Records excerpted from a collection
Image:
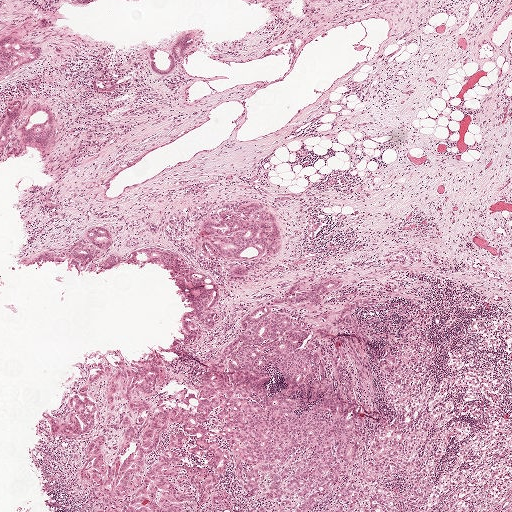
H&E-stained section of a sentinel lymph node (breast cancer), from a whole-slide image, viewed at about 2.5×: the field is about 2.0 mm across, about 3.9 µm per pixel.
Question:
Which parts of this field are metastatic tumour? Answer with the outline of each region, in pixels.
Answer:
Four metastatic tumour regions, each outlined as a closed clockwise path in crop pixels (x, y), largest first: region 1: (221, 380), (239, 386), (257, 387), (274, 396), (286, 394), (299, 403), (294, 414), (317, 406), (322, 418), (321, 434), (310, 451), (307, 453), (302, 447), (275, 472), (268, 474), (259, 494), (247, 497), (233, 482), (235, 454), (220, 439), (221, 431), (216, 417), (220, 411); region 2: (257, 201), (262, 202), (265, 210), (271, 212), (276, 219), (280, 237), (280, 250), (272, 256), (249, 259), (220, 259), (206, 255), (197, 238), (203, 220), (211, 214); region 3: (164, 449), (170, 450), (179, 456), (179, 473), (171, 479), (172, 486), (182, 490), (189, 488), (194, 492), (193, 499), (186, 505), (185, 511), (121, 511), (122, 507), (133, 496), (135, 488), (143, 481), (148, 468), (162, 455); region 4: (345, 483), (362, 488), (377, 485), (390, 491), (397, 511), (319, 511), (330, 503), (341, 504), (341, 501), (334, 498), (334, 493).
The annotated tumour makes up about 5% of the crop.
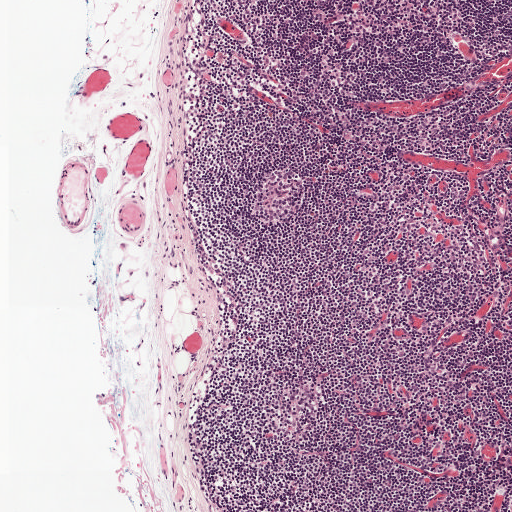
H&E-stained section of a sentinel lymph node (breast cancer), from a whole-slide image, viewed at about 5×: the field is about 1 mm across, about 1.9 µm per pixel.

_Exercise brief_: Among the records, find all lines that include the string "viewed" and return them.

_Solution to this problem_:
H&E-stained section of a sentinel lymph node (breast cancer), from a whole-slide image, viewed at about 2.5×: the field is about 2.0 mm across, about 3.9 µm per pixel.
H&E-stained section of a sentinel lymph node (breast cancer), from a whole-slide image, viewed at about 5×: the field is about 1 mm across, about 1.9 µm per pixel.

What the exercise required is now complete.